(MATERIAL SHOWN)

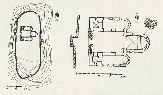 Planul fortificatiei din Cisnadioara.
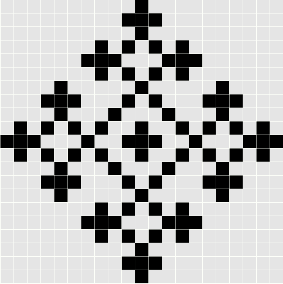 Motif tricot norvégien, taelvhoernigsrosa
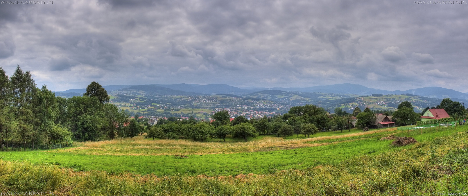 Panorama Limanowej z okolic kempingu koło Łysej Góry Limanowskiej
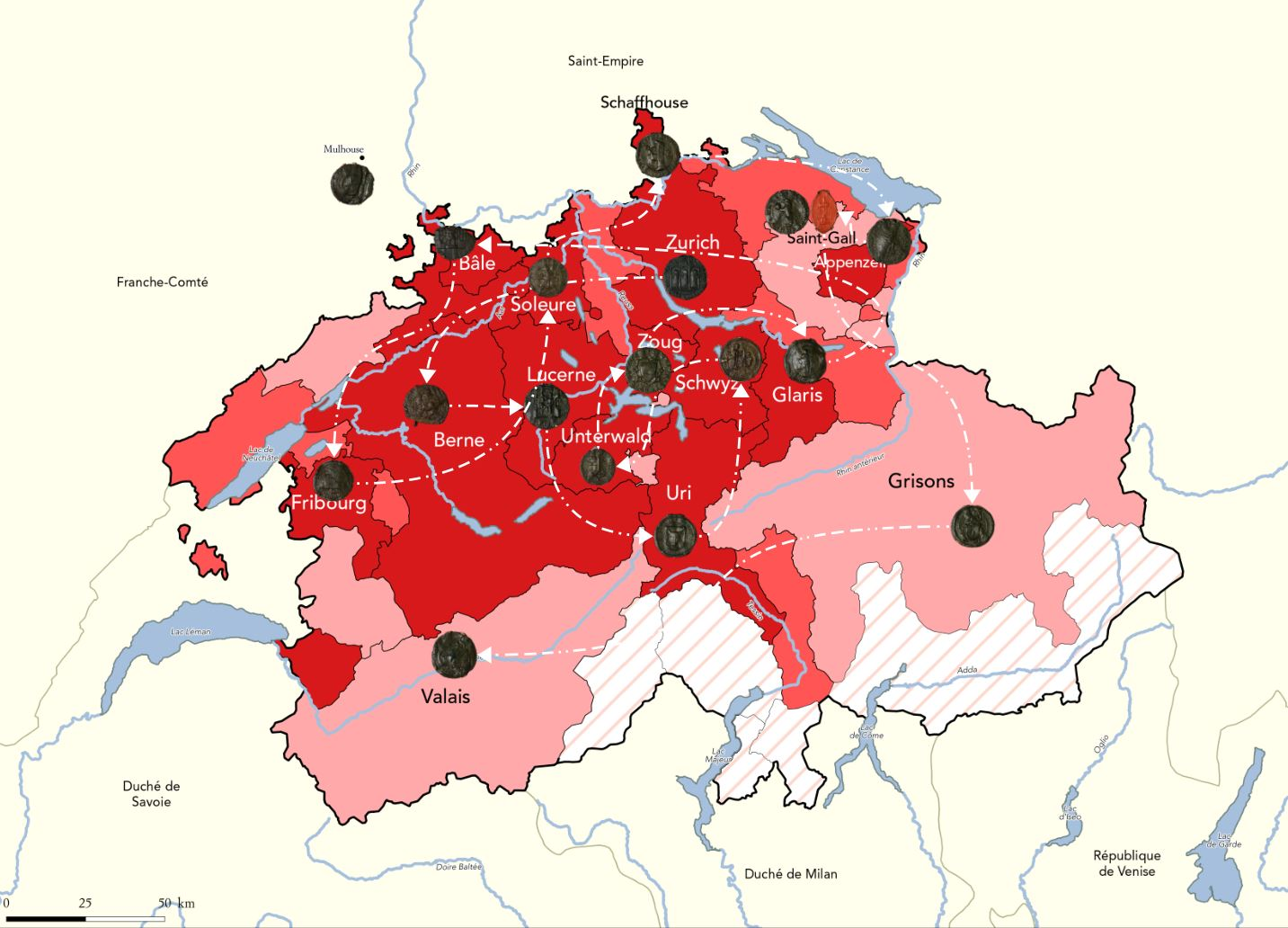 Carte représentant l'ordre de scellement par les cantons suisses et leurs alliés du traité, faisant ainsi apparaître l'itinéraire des deux exemplaires du traité.
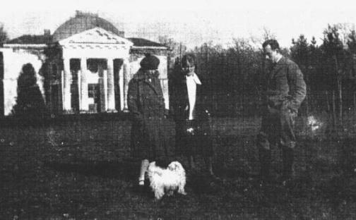 Представление о ней даёт одна из литографий с акварели Наполеона Орды (1865) и записи Ю.Немцевича, который посетил усадьбу в 1819 г. Центральное положение в усадьбе занимал дворец, расположенный среди парка. От него, по воспоминаниям Ю. Немцевича, которого принимал Войтех, открывалась живописная панорама на озеро, противоположный берег которого казался «... бледной, голубой полосой, которая местами прерывалась зелёным гаем. Стаи птиц, белые паруса рыбацких лодок ещё более подчёркивали живописность ландшафта». Дворец имел богатое собрание картин кисти отечественных и зарубежных художников, архив, библиотеку в основном французских и польских изданий, собрание древних рукописей, коллекцию оружия. Ю.Немцевич упоминает ещё красивый костёл, построенный Войтехом Пусловским в «четвёртой части мили от дворца», в котором имелось редкое собрание икон.
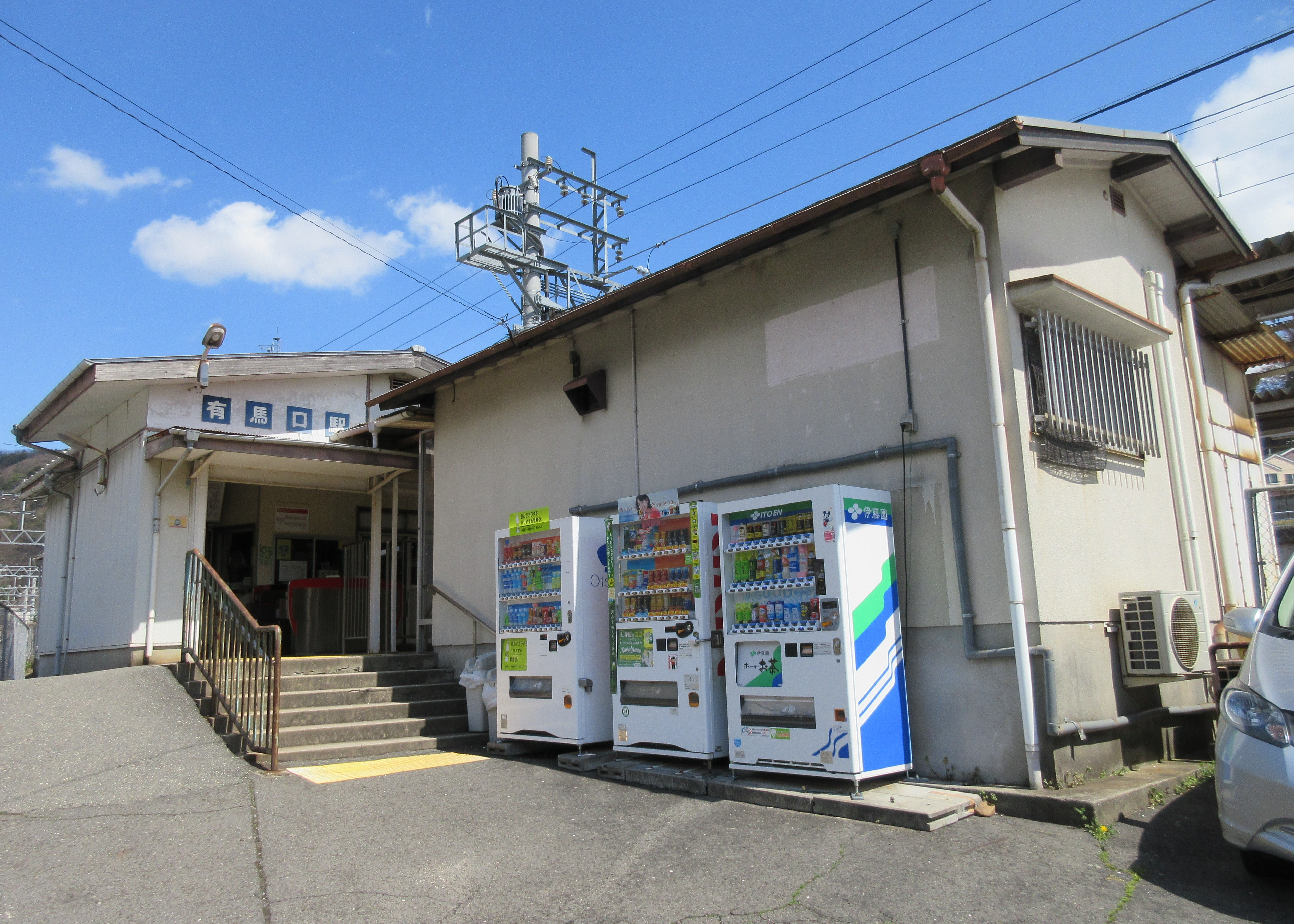 神戸電鉄有馬口駅

(End MATERIAL SHOWN)

Return the data exactly. Pictures stay out.

ANSWER:
 Planul fortificatiei din Cisnadioara.
 Motif tricot norvégien, taelvhoernigsrosa
 Panorama Limanowej z okolic kempingu koło Łysej Góry Limanowskiej
 Carte représentant l'ordre de scellement par les cantons suisses et leurs alliés du traité, faisant ainsi apparaître l'itinéraire des deux exemplaires du traité.
 Представление о ней даёт одна из литографий с акварели Наполеона Орды (1865) и записи Ю.Немцевича, который посетил усадьбу в 1819 г. Центральное положение в усадьбе занимал дворец, расположенный среди парка. От него, по воспоминаниям Ю. Немцевича, которого принимал Войтех, открывалась живописная панорама на озеро, противоположный берег которого казался «... бледной, голубой полосой, которая местами прерывалась зелёным гаем. Стаи птиц, белые паруса рыбацких лодок ещё более подчёркивали живописность ландшафта». Дворец имел богатое собрание картин кисти отечественных и зарубежных художников, архив, библиотеку в основном французских и польских изданий, собрание древних рукописей, коллекцию оружия. Ю.Немцевич упоминает ещё красивый костёл, построенный Войтехом Пусловским в «четвёртой части мили от дворца», в котором имелось редкое собрание икон.
 神戸電鉄有馬口駅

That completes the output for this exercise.